Verdict on Egyptian pro-democracy activists postponed

Photo: Verdict on Egyptian pro-democracy activists postponed / Arabic region

The trial of three leading Egyptian pro-democracy activists accused of attacking security forces outside a courthouse was adjourned Sunday without a verdict, local media reported, dpa reported.

Ahmed Maher, Ahmed Douma and Mohammed Adel are also charged with organizing an unauthorized protest November 30 at the Abdeen Misdemeanours Court in Cairo.

The demonstration and clash took place when Maher was handing himself in for questioning on similar charges relating to a November 26 protest that he denied organizing.

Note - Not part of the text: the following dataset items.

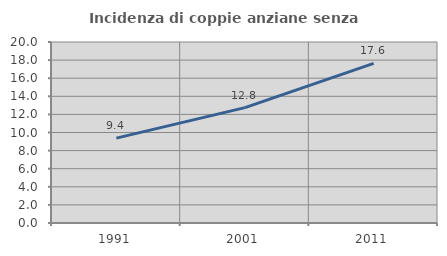
| Category | Incidenza di coppie anziane senza figli  |
|---|---|
| 1991.0 | 9.377 |
| 2001.0 | 12.752 |
| 2011.0 | 17.644 |
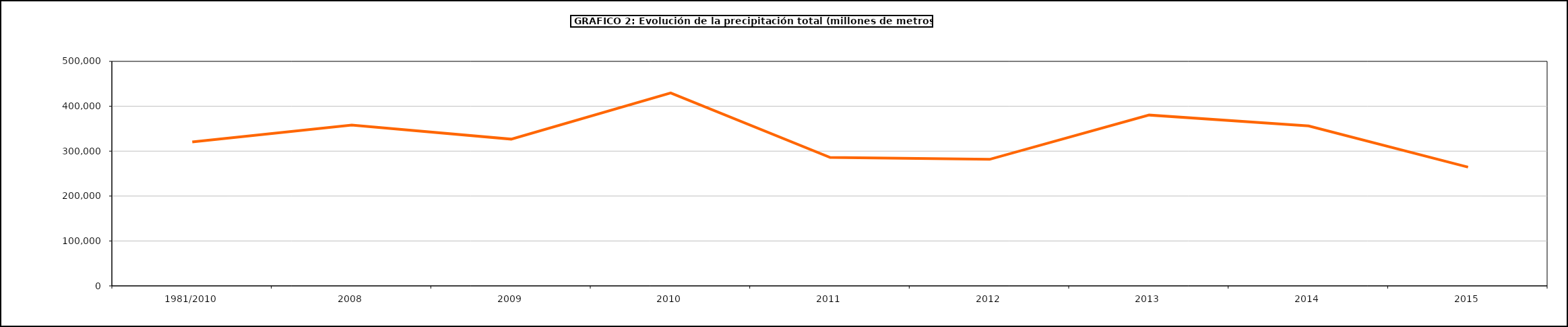
| Category | Series 0 |
|---|---|
| 1981/2010 | 320442 |
| 2008 | 358273.25 |
| 2009 | 326778 |
| 2010 | 429768 |
| 2011 | 285948 |
| 2012 | 281817 |
| 2013 | 380420 |
| 2014 | 356097 |
| 2015 | 264511.7 |

The Abdeen Misdemeanours Court said it would issue its verdict December 22 and remanded Maher and Douma into custody, the state-run news site Ahram Online reported.

Adel is being tried in absentia.

The three were iconic figures in the 2011 uprising that forced longtime president Hosny Mubarak from power. Amnesty International has said that the charges "may arise solely from their opposition activism."

The November 26 protest was against a provision in the draft constitution that would allow civilians to be tried in military courts. It came two days after interim President Adly Mansour signed a law restricting public protests, drawing criticism at home and abroad.

The law requires protest organizers to give a three-day notice to police, who have the power to ban any demonstrations they deem as a threat to public peace.

Critics said it is aimed at stifling the opposition after the army deposed Islamist president Mohammed Morsi in July.

The military-backed government has vowed to enforce the law, saying it is necessary to stop violent protests and restore security.

Tensions over the law are raging as Egypt is bracing for a public vote on the draft constitution, which marks the first key step in a transition laid out by the army after Morsi's overthrow.

Meanwhile students at al-Azhar University in eastern Cairo clashed with security forces and local residents, the state-run newspaper Al-Ahram reported.

The student body at the university, which is linked to Egypt's main centre of Islamic learning, is a stronghold of Islamist movements, including Morsi's Muslim Brotherhood.